A business thrives on the very best strategic thinking and creative excellence. But this will never exist entirely within one organisation. And an in-house model can often be a more cost-effective solution.
However, business beware when removing the objectivity and constructive competition the best creative talent faces every day in an agency.
As Sir Paul McCartney himself said of his creative partnership with John Lennon, “It was a great time, y'know... And then I went on to do The Frog Song."

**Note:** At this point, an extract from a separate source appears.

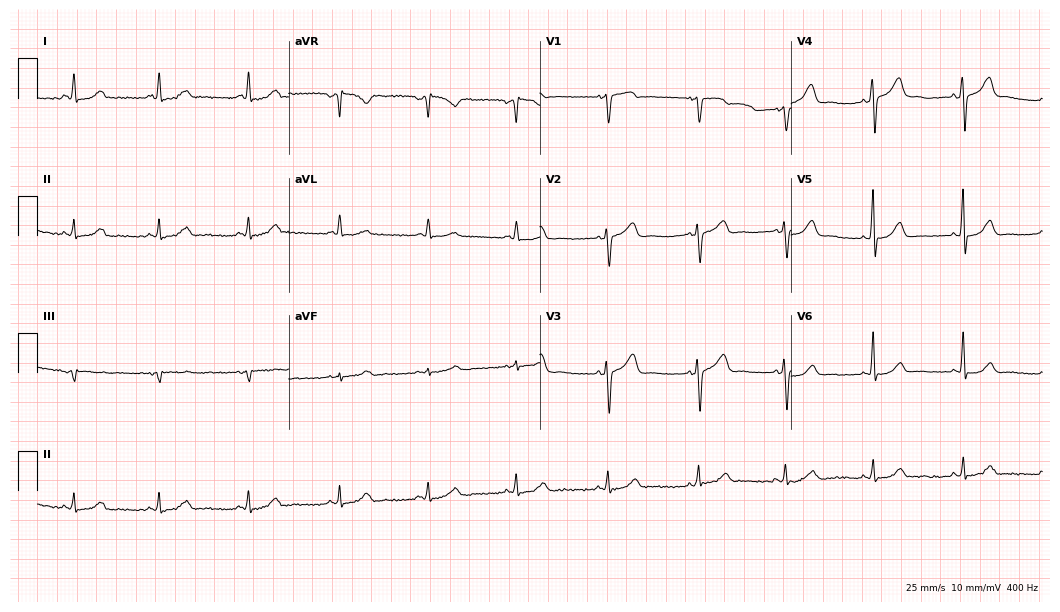
Standard 12-lead ECG recorded from a female patient, 54 years old. Read as a normal ECG.

Chief executive, The Liberty Guild
M&S Food going "in-house" is just the way the world is going. Agencies must be feeling increasingly marginalised. Creatives however, should not.
Brands will always need brilliant creative and strategy. That drives sales. And M&S needs sales. But the way clients buy that is changing. Agency hourly rates just aren’t competitive any more. For most of the work it makes more sense for clients to look elsewhere. And "in-house" is a brilliant way for clients to deliver 80% of that work. It scores off the scale in eight out of 10 measures.
But sometimes, no matter how amazing the client is, it’s hard to get "A-list" creatives and strategists to go to work for a single brand – variety being the spice of life, and all that. But if you can find a way to inject world class talent into your in-house set-up, then you’re onto a winner.
Founder and chief executive, The Great Pitch Company
It would be a great shame if our industry simply sees the rise of in-house agencies as a threat to creative agencies.
Those agencies that see the shift, and embrace it, will be the ones that succeed. There will always be a requirement for agencies that can bring an alternative perspective. But the industry should work collaboratively rather than competitively with this new phenomena.
Much of the industry, wrongly in my view, saw procurement as the enemy. The smart agencies that worked collaboratively profited. Similarly, those agencies that embrace the in-house revolution will be the ones that succeed.